52 入り浸る

 ここをキャンプ地とする。





 僕は、部屋に備え付けの机を逆向きに置き直して、上から毛布をかけた。炬燵みたいな見た目だけど、これはテントだ。

 出入り口は窓側の方。中の床には、前室にあったラグを持ってきて敷く。灯りは、机に置かれていたLEDランプ。王様がくれた電気毛布も持ち込んで……完璧じゃん! 僕のテント。









 金曜日、放課後。


「レイン。図書室寄るけど、いっしょに行く?」

 シェファーは最近、図書室へ寄っている。ほとんど毎日行って、何してるか気になってたんだよね。

「行く!」





「で、何するの? シェファー」

「宿題と予習」

「えぇ……真面目な用事だった」

 シェファーはノートを広げて、教科書を見ながら図形を描いて、何やら計算し始めた。

「これ」

 シェファーが付箋を貼った教科書を差し出してくる。

「何?」

「月曜の朝は漢字テストだろ? これ範囲」

「……はぁ」

 別に僕は予習復習、宿題をやらない訳じゃない。

「帰りたかったら、帰っていいよ? レイン」

「いいや……集中できそうだ……うん……いいかもしれない」

 僕は先に範囲の漢字を見て、書き取りで頭に叩き込むことにした。





「ねぇ、シェファー」

「はぁい」

「何で最近こういうの、始めたの?」

 一瞬、シェファーが手を止めた。僕を見て、僕の居ない方を見た。算数の宿題と予習を終えて、今度はシェファーが漢字の書き取りをしている。

「なんかさ」

「うん」

「あんまり……帰りたくなくて」

「そう」

うち帰ると、お母さんが居て」

「うん」

「もう一人、帰ってくるの」

「お父さん?」

「違う!」

 吃驚した。シェファーが大きな声出すの、初めて聞いた。

「お父さん……じゃない人が帰ってくる」

「いやなの? シェファー」

「……いやだ」

 シェファーは、僕から目を反らしたまま答えた。その人は誰なの? シェファー。僕は訊けない。

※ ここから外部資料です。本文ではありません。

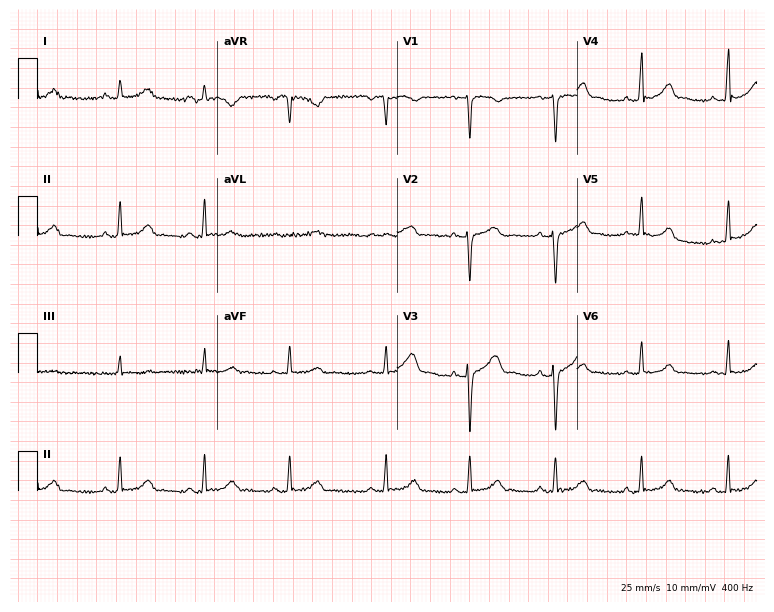
Electrocardiogram (7.3-second recording at 400 Hz), a 24-year-old female patient. Overall reading on record: normal ECG.

 シェファーは、それ以上答えてくれなかった。又ノートに続きの書き取りをし始めた。





「ねぇ、シェファー」

 返事じゃなくて、僕と目を合わせてくれる。

「週末このままさ、僕のところへ泊まりにおいでよ」

「レインのところ……」

「シェファーにいいもの、見せてあげる」

「行きたい……かも」

 僕は、シェファーの返事にうれしくなる。

「これ終わったら帰ろう、シェファー。いっしょに帰って、シェファーのお母さんに許可もらって、僕のとこ行こう! ね?」

 僕は、ヒューと泊まりで、ハイワイトへ行った時のことを思い出していた。友だちと遊んでて、泊りがけだから帰る先は同じなの。ずっと楽しいのが続く感じ。……僕は、僕の友だちと、あれがしたい。

「僕が泊まりに行っても、本当に大丈夫?」

 シェファーの方が冷静だ。大丈夫でしょ。だって王様の方が、僕より先にシェファーを泊めてたこと、あったじゃない。

「シェファーの家着いたら、電話貸してくれる? 僕も許可取るから」

 大丈夫だと思うけど、(一応)王様に訊いてみよう。





 電話口で、シェファーのお母さんがお辞儀してる。王様と話してる。ほら、大丈夫そう。


「とりあえず、ケーキ買っていきなさい。挨拶はちゃんとできる? シェファー」

「で〜き〜ま〜す〜」

 シェファーのお母さんは、今にも着いて来そう。シェファーは、僕と二人で大丈夫だからとお母さんを止めた。





 シェファーの部屋。


 シェファーは何が要るかなと、あれこれ鞄に詰めている。着替えとゲーム、コントローラー、財布、お母さんが持ってきた新品の歯磨きセット。こんなもん? って。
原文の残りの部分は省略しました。